(Stored items)
---

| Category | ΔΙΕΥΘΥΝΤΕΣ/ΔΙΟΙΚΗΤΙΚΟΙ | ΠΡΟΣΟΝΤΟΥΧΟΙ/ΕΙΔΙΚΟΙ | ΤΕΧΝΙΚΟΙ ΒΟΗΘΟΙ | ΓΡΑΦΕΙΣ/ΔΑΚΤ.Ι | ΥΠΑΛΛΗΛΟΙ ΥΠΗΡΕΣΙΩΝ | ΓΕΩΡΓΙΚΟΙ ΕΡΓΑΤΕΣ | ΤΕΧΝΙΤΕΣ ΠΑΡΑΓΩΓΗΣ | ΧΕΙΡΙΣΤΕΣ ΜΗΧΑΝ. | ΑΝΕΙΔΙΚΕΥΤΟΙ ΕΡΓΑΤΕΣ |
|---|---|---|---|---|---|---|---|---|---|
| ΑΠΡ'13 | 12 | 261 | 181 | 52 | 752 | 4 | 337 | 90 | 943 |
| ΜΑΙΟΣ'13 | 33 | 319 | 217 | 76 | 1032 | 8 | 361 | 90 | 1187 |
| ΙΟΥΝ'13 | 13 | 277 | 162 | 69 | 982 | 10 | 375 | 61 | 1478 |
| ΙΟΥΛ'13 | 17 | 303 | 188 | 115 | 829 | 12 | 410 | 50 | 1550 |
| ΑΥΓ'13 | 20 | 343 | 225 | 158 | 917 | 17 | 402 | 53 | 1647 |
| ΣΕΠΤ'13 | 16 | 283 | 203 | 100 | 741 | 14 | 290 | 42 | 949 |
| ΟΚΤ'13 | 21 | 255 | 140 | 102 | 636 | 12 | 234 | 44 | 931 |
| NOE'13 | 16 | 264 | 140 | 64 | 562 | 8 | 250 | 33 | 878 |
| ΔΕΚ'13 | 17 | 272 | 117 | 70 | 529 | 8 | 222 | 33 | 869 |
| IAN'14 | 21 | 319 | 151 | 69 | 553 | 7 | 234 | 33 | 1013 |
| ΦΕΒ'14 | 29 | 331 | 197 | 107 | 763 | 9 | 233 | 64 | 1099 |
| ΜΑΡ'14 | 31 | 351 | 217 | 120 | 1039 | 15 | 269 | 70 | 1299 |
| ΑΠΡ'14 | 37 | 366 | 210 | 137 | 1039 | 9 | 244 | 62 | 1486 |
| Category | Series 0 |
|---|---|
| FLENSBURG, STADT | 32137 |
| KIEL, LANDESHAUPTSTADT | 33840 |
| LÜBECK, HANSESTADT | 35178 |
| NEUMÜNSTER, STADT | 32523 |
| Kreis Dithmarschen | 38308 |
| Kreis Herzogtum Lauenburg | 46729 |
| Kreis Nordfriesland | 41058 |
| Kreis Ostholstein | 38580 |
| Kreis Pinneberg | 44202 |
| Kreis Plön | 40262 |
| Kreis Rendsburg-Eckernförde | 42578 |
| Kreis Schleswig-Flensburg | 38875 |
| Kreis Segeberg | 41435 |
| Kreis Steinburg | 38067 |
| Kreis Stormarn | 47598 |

---

> **Exercise instructions**
Nothing should be returned except the lines from the first line of the data above through the line with "61 | 1478 |", each one exact.

> **Answer to this task**
| Category | ΔΙΕΥΘΥΝΤΕΣ/ΔΙΟΙΚΗΤΙΚΟΙ | ΠΡΟΣΟΝΤΟΥΧΟΙ/ΕΙΔΙΚΟΙ | ΤΕΧΝΙΚΟΙ ΒΟΗΘΟΙ | ΓΡΑΦΕΙΣ/ΔΑΚΤ.Ι | ΥΠΑΛΛΗΛΟΙ ΥΠΗΡΕΣΙΩΝ | ΓΕΩΡΓΙΚΟΙ ΕΡΓΑΤΕΣ | ΤΕΧΝΙΤΕΣ ΠΑΡΑΓΩΓΗΣ | ΧΕΙΡΙΣΤΕΣ ΜΗΧΑΝ. | ΑΝΕΙΔΙΚΕΥΤΟΙ ΕΡΓΑΤΕΣ |
|---|---|---|---|---|---|---|---|---|---|
| ΑΠΡ'13 | 12 | 261 | 181 | 52 | 752 | 4 | 337 | 90 | 943 |
| ΜΑΙΟΣ'13 | 33 | 319 | 217 | 76 | 1032 | 8 | 361 | 90 | 1187 |
| ΙΟΥΝ'13 | 13 | 277 | 162 | 69 | 982 | 10 | 375 | 61 | 1478 |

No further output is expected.